The Leadership Edge: Why Continuous Learning Separates Good Leaders from Great Ones

The Leadership Edge: Why Continuous Learning Separates Good Leaders from Great Ones

I recently joined a country band. A talented pedal steel guitar player wanted to move from a solo act to a band and was looking for musicians. I’m a drummer in a rock band and was looking to add a country band, so we paired up. As we were playing a bit and getting to know each other, he mentioned he was interested in adding some rock to the setlist. As I was trying to figure out what he might be interested in, he made this statement:

“I don’t listen to any music.”

Mind blowing.?

He is a musician who let the music world pass him by. His music knowledge doesn’t extend beyond 1979. He is a really talented pedal steel player, who can sing, play drums, bass and electric guitar. He can play anything from George Strait, Jimmy Buffett, Led Zeppelin and Jimi Hendrix…but ask him about REM, the Foo Fighters, or Blake Shelton and he’ll have no idea what you’re talking about. Point him to a Spotify playlist and he won’t know how to start. He has no idea what Spotify is.?

He has endless talent but limited knowledge because he stopped learning. He failed to stay in a cycle of continuous learning.?

Exercising Learning Muscles

If you stop intentional learning, you will start to atrophy those learning muscles. Your sense of curiosity will stagnate, your knowledge will be limited, and worse, your mind will not be toned and ready for the next big lift.?

I’m in the technology world. In any stage of a technology career it is very easy to sit back and think “this is my job and all I need to know.” Let’s say you’re a software engineer using Node.js and React. That’s your world and you’re great at it….but if you stopped exploring the tech world around you, failure and struggle will be in your future.?

Let’s take an extreme example. In the 70s and 80s, COBOL was the hot skillset. COBOL on mainframes ran the world. Hundreds of thousands of jobs available, at a time when the engineering pool could also be measured in the hundreds of thousands.. It would be very easy for a COBOL engineer to sit back and think “this is my job and all I need to know.”?

COBOL still exists today with an estimated 20,000 jobs worldwide available. Can you imagine being a top tier mainframe engineer with decades of experience, who never looked beyond the needs of the current job, who now needs to pivot for the first time to a serverless system driven by AI??

Stay curious. Stay engaged with the world around you. Stay in that continuous learning cycle. When big shifts happen in your industry, you want to be mentally toned and ready to shift with them. Don’t let the world pass you by because you find it too hard to dive in and learn something new.

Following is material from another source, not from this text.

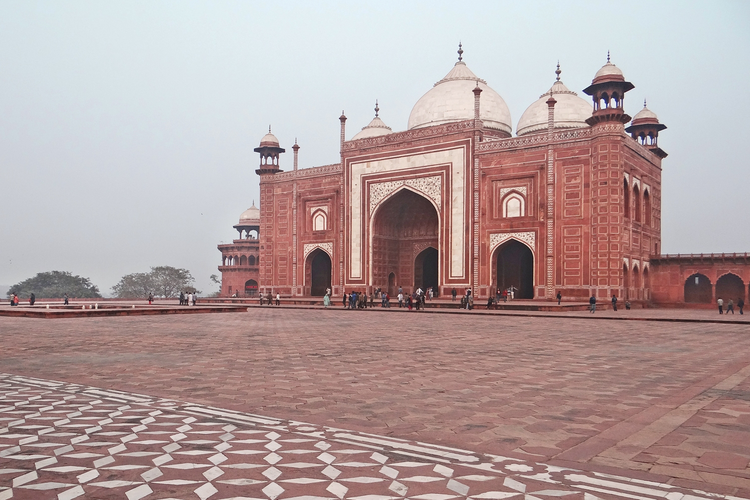 Vue du bâtiment Mehman Khana, symétrique de la mosquée du Taj Mahal au crépuscule A l'ouest et à l'est du mausolée en marbre blanc, se trouvent deux édifices en grès rose, dotés de trois coupoles, qui sont une mosquée et une fausse mosquée, dite réplique ou jawab, appelée hôtellerie dans certains guides. Ces deux bâtiments identiques qui se font face répondent aux règles de construction indo-persane. _____________ Le Taj Mahal est un mausolée en marbre blanc construit entre 1632 et 1648 (ou 1653) à Agra par l'Empereur moghol Shah Jahan pour recevoir le corps de son épouse Mumtaz Mahal, morte en 1631. Le Taj Mahal est classé au patrimoine mondial de l'UNESCO Article de Wikipedia sur le Taj Mahal

It Isn’t Strength Training

When I say continuous learning, I’m not talking about getting your Masters and a PhD. It could mean that, but that’s heavy lifting - you can’t work full time and do this kind of learning on a regular cadence. You’ll burn out. I’m talking about the steady state of leaning into the world around you. It doesn’t even need to be work-related. Just learn something. Exercise those muscles!

Look - you could run on a treadmill, play pickleball, or snowshoe - and it’s all a cardio workout. The same rules apply for continuous learning. The act is almost more important than the content. Want to learn how to maintain your motorcycle yourself? Great. Want to learn how to write both a proper limerick and haiku? Fantastic. Want to learn about the wave-particle duality of quantum physics? Perfect.?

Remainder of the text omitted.